Drei Disziplinen im Rampenlicht. Extreme Wetterbedingungen. Ergebnisse, die in den Weltmeisterschaftswertungen zählen. Zwischen dem ersten historischen europäischen Podiumsplatz in der EMX250, der Verteidigung der Führung in der EnduroGP und einem italienischen TrialGP, der von der Hitze und dem Talent unserer Fahrer geprägt war, war das Wochenende von Betamotor ein echtes Spektakel auf Hochtouren. Hier ist der vollständige Rückblick auf ein Wochenende, das durch und durch „auf Hochtouren“ verlief.

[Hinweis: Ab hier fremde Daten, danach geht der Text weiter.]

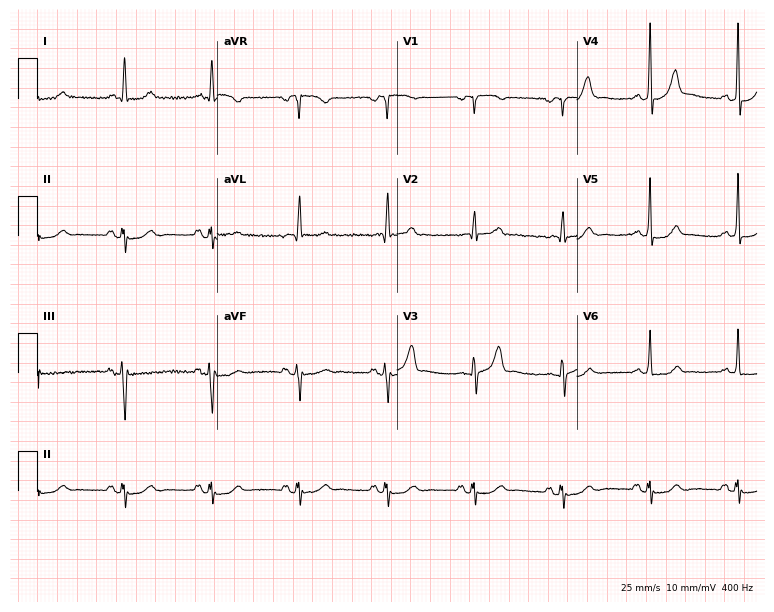
12-lead ECG from a 57-year-old man. Screened for six findings — first-degree AV block, right bundle branch block, left bundle branch block, sinus bradycardia, atrial fibrillation, sinus tachycardia — none is recorded. Other findings, if any, are not listed.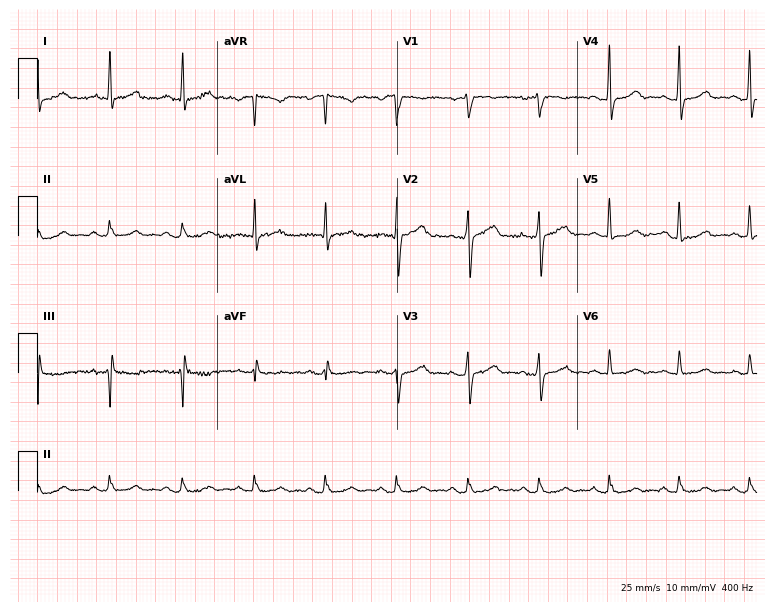
Electrocardiogram (7.3-second recording at 400 Hz), a man, 58 years old. Overall reading on record: normal ECG.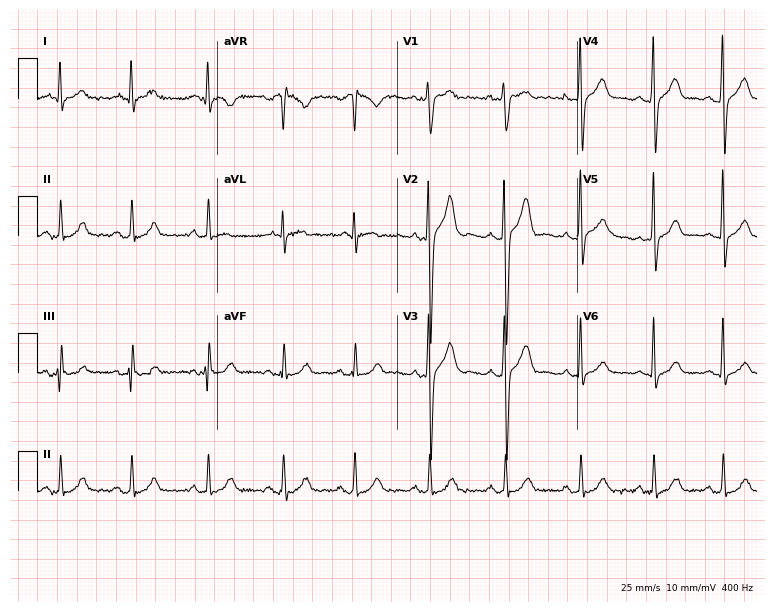
Standard 12-lead ECG recorded from a 24-year-old male (7.3-second recording at 400 Hz). Read as a normal ECG.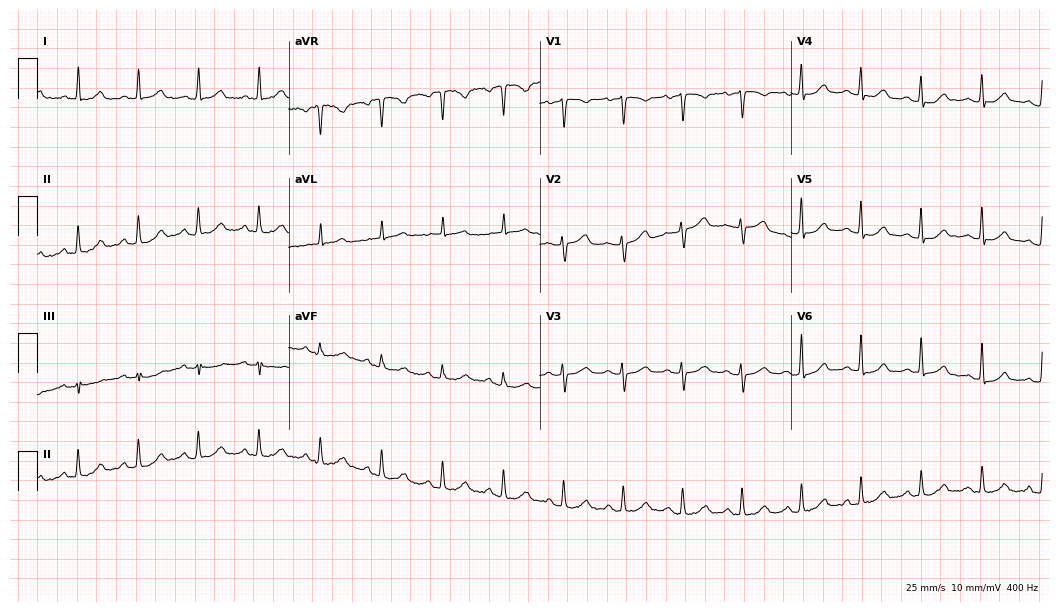
Resting 12-lead electrocardiogram (10.2-second recording at 400 Hz). Patient: a 62-year-old female. Read as a normal ECG.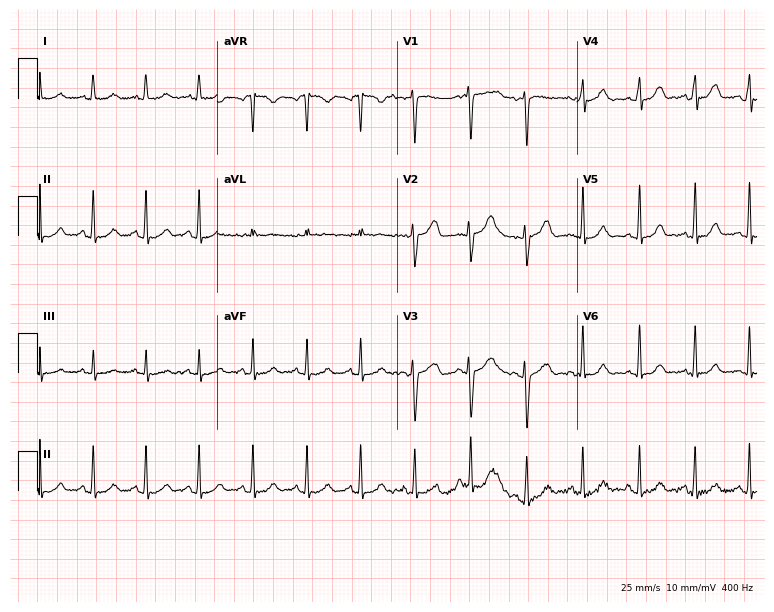
12-lead ECG from a 20-year-old female. Shows sinus tachycardia (a sinus rate of 100 beats per minute or more).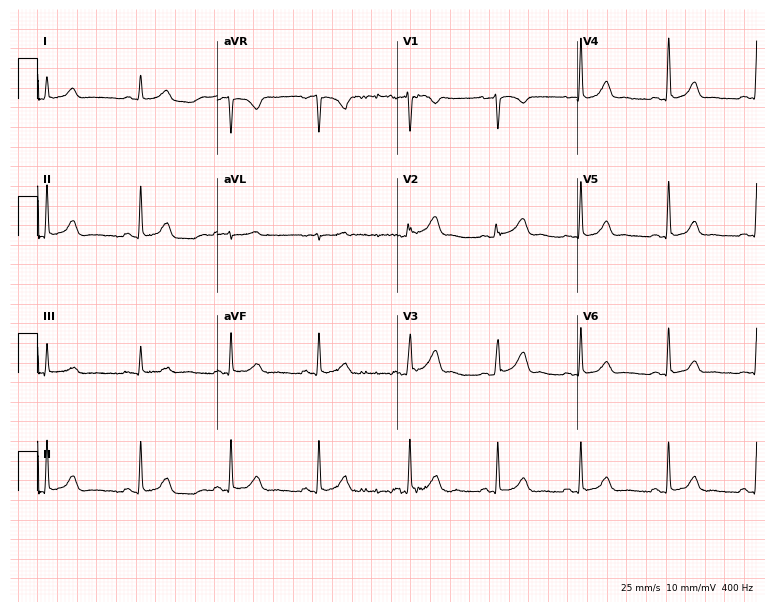
Electrocardiogram (7.3-second recording at 400 Hz), a 41-year-old female. Overall reading on record: normal ECG.

MXGP & EMX250: Erstes europäisches Podium für Fueri in Montevarchi, Rispoli verpasst nur knapp den großen Erfolg.

Nach gut zwanzig Jahren Wartezeit öffnete die historische Rennstrecke „Miravalle“ in Montevarchi wieder ihre Pforten für den internationalen Motocross und war Austragungsort des GP von Italien, dem neunten Lauf der Weltmeisterschaft. In der Königsklasse MXGP zeigte Jago Geerts (Beta RX450) ein deutlich verbessertes Fahrgefühl. Nach dem 14. Platz in der Qualifikation kämpfte sich der Belgier verbissen nach vorne und belegte in Lauf 1 den 12. und in Lauf 2 den 15. Platz, womit er den 14. Gesamtrang des Tages erreichte und in der Meisterschaft auf den 16. Platz vorrückte.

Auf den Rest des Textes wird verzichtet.